The agreement was reached with Zululand Energy Terminal (ZET), the company developing the facility at Richards Bay on South Africa’s east coast. Once completed, the terminal is expected to become a key gateway for LNG imports, helping the country reduce its dependence on coal-fired electricity generation.
A New Chapter for South Africa’s Energy Sector
For decades, coal has dominated South Africa’s power generation landscape, supplying most of the nation’s electricity. However, aging infrastructure, power shortages, and growing pressure to reduce carbon emissions have accelerated efforts to diversify energy sources.
The planned LNG terminal represents one of the most ambitious projects supporting that transition. By enabling the import and regasification of LNG, the facility will provide a more flexible and cleaner energy source for industries and power producers.
Exxon Mobil’s involvement adds significant international backing to the project and signals growing confidence in South Africa’s evolving energy market.
Richards Bay Emerges as a Strategic Energy Hub
The development is expected to strengthen Richards Bay’s position as a strategic energy gateway for Southern Africa.
According to project officials, Exxon Mobil’s participation reinforces the port’s importance as an entry point for LNG imports while supporting broader efforts to establish a competitive and sustainable gas market in South Africa.
The terminal is designed to support future industrial growth while helping address long-term energy security concerns that have affected the country’s economy.
Exxon Mobil Expands Global LNG Ambitions
The agreement aligns with Exxon Mobil’s broader strategy to expand its LNG business worldwide.
The energy giant has identified South Africa as a priority market as it seeks to increase global LNG supply capacity to more than 40 million metric tonnes annually by 2030.
Company representatives said the deal demonstrates Exxon Mobil’s commitment to supporting South Africa’s energy security through reliable gas supplies while leveraging its global LNG expertise.
Eskom Partnership Strengthens Project Viability
The project recently received another boost when state-owned power utility Eskom signed a long-term LNG agreement with Zululand Energy Terminal.
That agreement is expected to support a planned 3,000-megawatt gas-to-power project, creating a stable source of demand for imported natural gas and strengthening the commercial foundations of the terminal.
Energy analysts view the combination of Eskom’s commitment and Exxon Mobil’s supply agreement as a major step toward making the project financially viable.
A Billion-Dollar Infrastructure Investment
Phase One of the development will include a floating storage unit and an onshore regasification facility capable of handling approximately three million metric tonnes of LNG annually.

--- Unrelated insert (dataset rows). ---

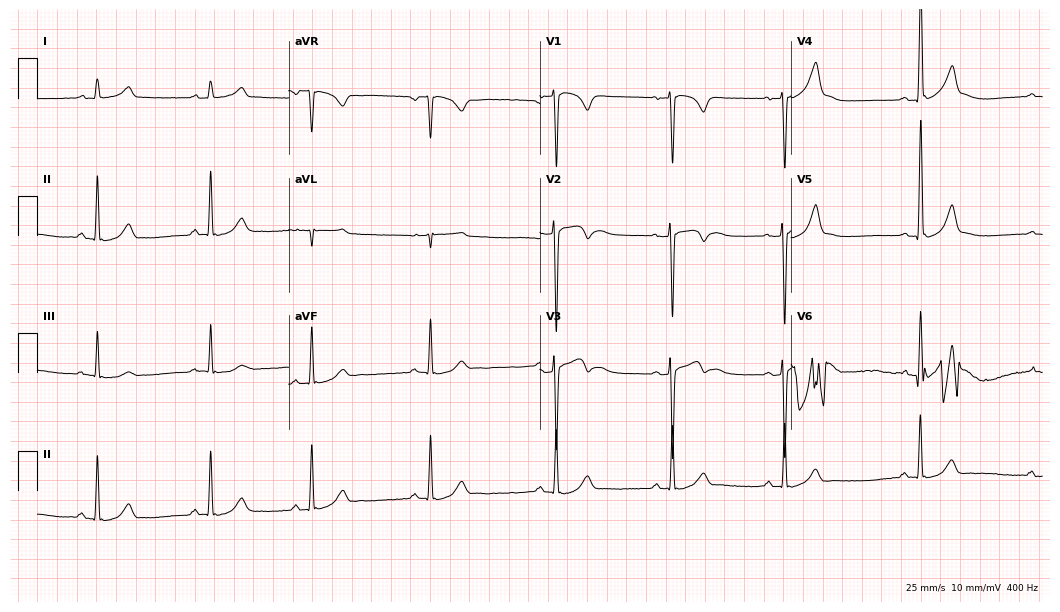
ECG (10.2-second recording at 400 Hz) — a 20-year-old male. Labelled as a normal ECG.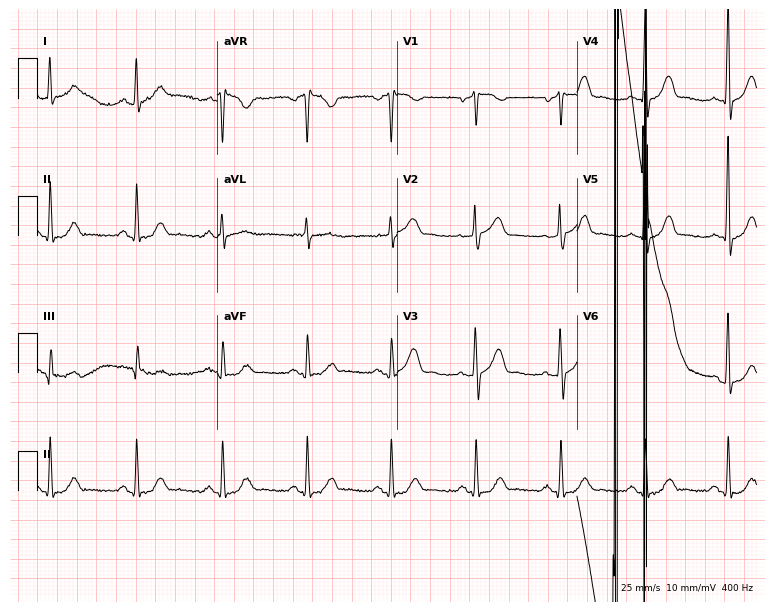
12-lead ECG from a man, 72 years old. Screened for six findings — first-degree AV block, right bundle branch block, left bundle branch block, sinus bradycardia, atrial fibrillation, sinus tachycardia — none is recorded.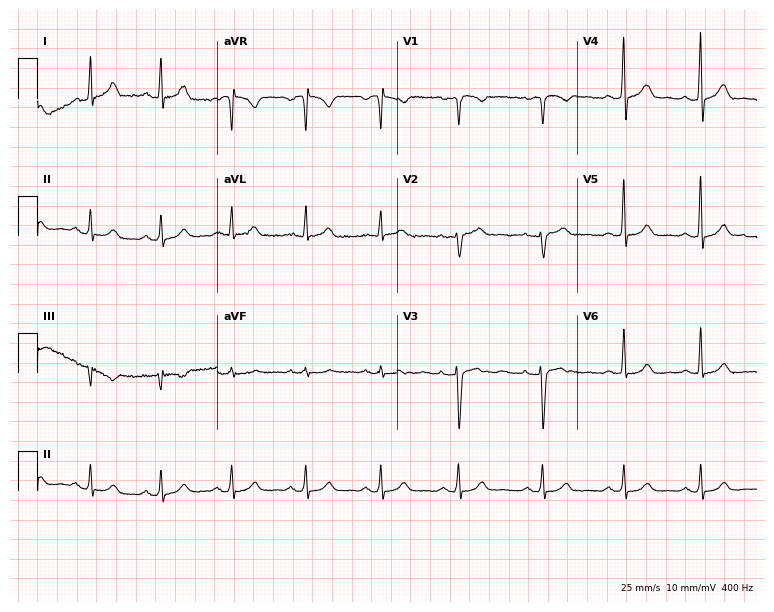
Resting 12-lead electrocardiogram (7.3-second recording at 400 Hz). Patient: a 33-year-old female. Read as a normal ECG.

The second phase will expand storage and regasification capacity, increasing throughput to approximately 4.5 million metric tonnes per year.
When completed, the two phases are expected to represent a total investment of around $1 billion, making it one of the largest energy infrastructure projects currently planned in South Africa.
Fueling South Africa’s Energy Future
As South Africa seeks reliable alternatives to coal while maintaining economic growth, LNG is increasingly viewed as a bridge fuel capable of supporting industrial expansion and power generation. The partnership between Exxon Mobil, Zululand Energy Terminal, and Eskom highlights growing momentum behind the country’s energy transformation. If successfully completed, the Richards Bay terminal could become a cornerstone of a more resilient, diversified, and competitive energy future for South Africa and the wider region.